People Share the Quirky Things About Them That Turned Out to Be Symptoms of ADHD
As the parent of two children who have been diagnosed with ADHD, over the years I’ve read all the medical books I can get my hands on. But sometimes hearing firsthand from people who actually experience living with ADHD can give us a greater understanding of how it feels for them. For those of us who are neurotypical, it can be especially helpful to understand how a friend or family member with ADHD may experience everyday events and stimuli and how their disorder creates additional challenges for them. The things that we may take for granted as simple tasks can be extremely taxing for people who are neurodivergent. Knowing these things may help us to remember to be kind and patient when we might ordinarily see their behaviour as frustrating or even annoying.
You can read here about What You need to know about my decision to medicate my child.
Remember, their brain isn’t wrong, it’s just different. ADHD may even turn out to be their superpower!
Being Overly Chatty, Too Loud or Inappropriate
Chronic interruptions, rambling nonsense ideas I felt were funny and compelled to share.

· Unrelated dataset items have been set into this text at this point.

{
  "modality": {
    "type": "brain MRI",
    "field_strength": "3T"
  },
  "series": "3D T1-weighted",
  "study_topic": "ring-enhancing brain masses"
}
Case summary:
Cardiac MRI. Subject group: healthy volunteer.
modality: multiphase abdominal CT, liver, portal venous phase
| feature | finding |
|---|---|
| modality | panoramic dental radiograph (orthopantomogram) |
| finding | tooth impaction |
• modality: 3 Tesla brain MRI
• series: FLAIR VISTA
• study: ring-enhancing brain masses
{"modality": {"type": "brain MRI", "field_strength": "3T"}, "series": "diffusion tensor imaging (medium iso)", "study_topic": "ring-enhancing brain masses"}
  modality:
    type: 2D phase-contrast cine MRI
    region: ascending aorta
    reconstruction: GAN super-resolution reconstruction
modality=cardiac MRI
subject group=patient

As far as personality stuff right now; I’m quiet. I don’t talk much unless I’m really familiar and comfortable with someone. A lifetime of saying dumb things, over sharing, or saying something inappropriate to the situation has made me really think before I talk. It’s not entirely a bad thing, but I feel like my only options are “off putting dummy” or “really serious quiet person; it bothers me a lot, and I feel like others feel like I’m judging them or don’t like them when I really really just don’t want to put my foot in my mouth.
I grew up thinking the way I couldn’t stop talking, I couldn’t stop over sharing, I was extremely forgetful, I was called “crazy one”, I was obsessed with getting an adrenaline rush from anything, I would hyperfocus on crushes to the point where it was painful for me then most of the time lose interest if they took any interest in me, I hopped from hobby to hobby, etc. god there is much more. I always thought they were just a part of who I was and I would never be able to change, And I was basically fucked because I thought I was lazy, stupid, inarticulate, and eclectic. Finding out that no, actually these things weren’t normal and there is a way to help myself balance them, I’m not stupid, I’m not lazy, I’m not just “eclectic”, was like I woke up from a bad dream. Now I plan on actually getting help and doing something about it!

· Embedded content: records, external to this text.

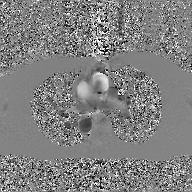
Case:
• modality: 2D phase-contrast cine MRI of the ascending aorta, GAN super-resolution reconstruction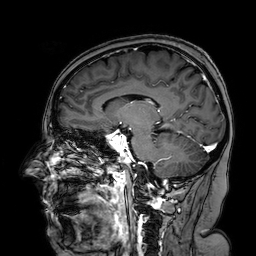
modality: 3 Tesla brain MRI | series: 3D T1-weighted turbo field echo with SENSE | study: ring-enhancing brain masses.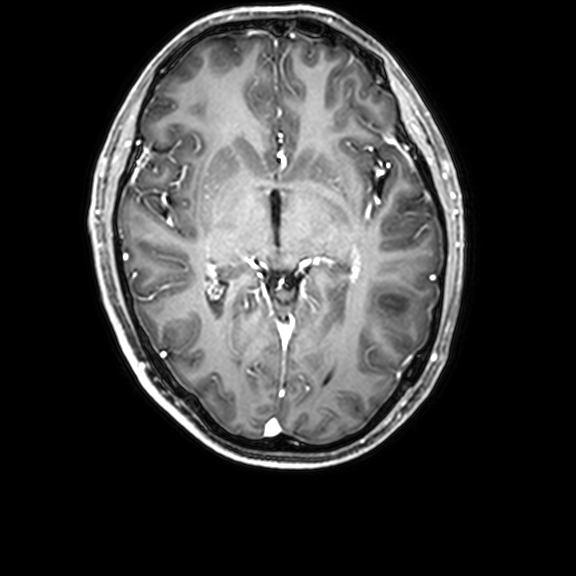
Summary: 3 Tesla brain MRI. Series: 3D T1-weighted with CLEAR. Study: ring-enhancing brain masses.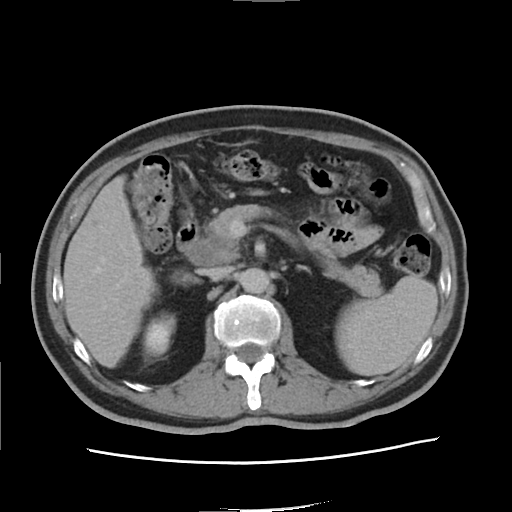
Clinical context: Multiphase abdominal CT, liver, delayed phase. Patient: male, age 65. History: viral hepatitis.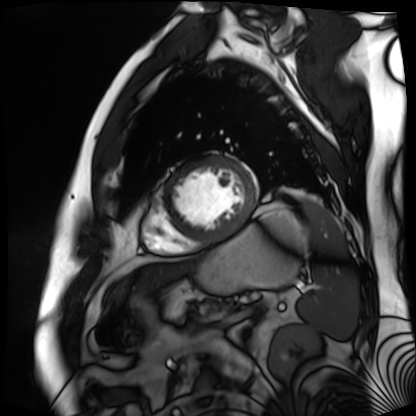
Clinical context:
Cardiac MR image of the myocardium. Subject cohort: cardiac patient.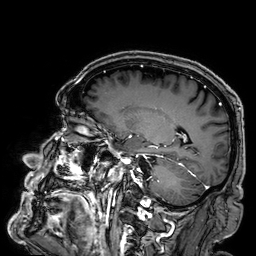
modality = 3 Tesla brain MRI
series = 3D T1-weighted
study = ring-enhancing brain masses

Being loud! I didn’t mean to and have curbed it a lot after living with my best friend who would kindly say “inside voices” to me all the time. But I used to constantly talk waaaaay too loud for no reason. I found out later that this is a symptom of ADHD.
Talking too loudly. I’d been talked to a few times by HR at one job because people had complained they could hear me several cubes down. My family members would always tell me to be quieter.
After I was diagnosed, I found that in a list of signs and said OH WOW THAT EXPLAINS SO MUCH
Not knowing when it’s my turn to talk Ain a conversation and constantly interrupting people.
Always saying the wrong thing. Blurting out something that just crosses the line. Then anxiously regretting it for the next week.
my constant stream of talking when the urge arises.
It was more frequent as a kid, but I distinctly remember a day, I was talking to my mom and she just said to me “Don’t you ever shut up?”.
Changed my life.
I think that’s when I turned into an introvert.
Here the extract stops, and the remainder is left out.